Task goal: Would you output the entries below only from the line containing "Known Observation |" through the line containing "0.222 | 0.666 |", exactly as they stand and with both ends included?

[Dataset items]
┄┄┄┄┄┄
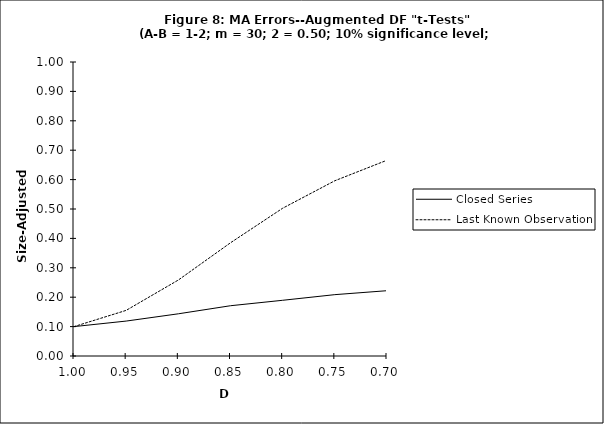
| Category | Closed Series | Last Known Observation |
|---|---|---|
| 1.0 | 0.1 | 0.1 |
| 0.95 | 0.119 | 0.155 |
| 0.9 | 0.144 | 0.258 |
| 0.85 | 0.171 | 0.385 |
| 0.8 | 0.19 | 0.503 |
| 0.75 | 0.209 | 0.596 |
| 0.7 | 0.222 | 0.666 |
┄┄┄┄┄┄
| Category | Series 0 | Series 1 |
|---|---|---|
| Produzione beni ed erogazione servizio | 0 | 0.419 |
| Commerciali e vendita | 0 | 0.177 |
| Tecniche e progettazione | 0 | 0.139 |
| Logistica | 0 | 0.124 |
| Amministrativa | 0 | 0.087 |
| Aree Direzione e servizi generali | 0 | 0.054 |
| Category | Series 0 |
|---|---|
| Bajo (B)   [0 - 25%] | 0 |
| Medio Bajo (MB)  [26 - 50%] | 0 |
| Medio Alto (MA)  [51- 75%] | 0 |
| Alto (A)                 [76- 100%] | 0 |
┄┄┄┄┄┄
Written solution:
| Category | Closed Series | Last Known Observation |
|---|---|---|
| 1.0 | 0.1 | 0.1 |
| 0.95 | 0.119 | 0.155 |
| 0.9 | 0.144 | 0.258 |
| 0.85 | 0.171 | 0.385 |
| 0.8 | 0.19 | 0.503 |
| 0.75 | 0.209 | 0.596 |
| 0.7 | 0.222 | 0.666 |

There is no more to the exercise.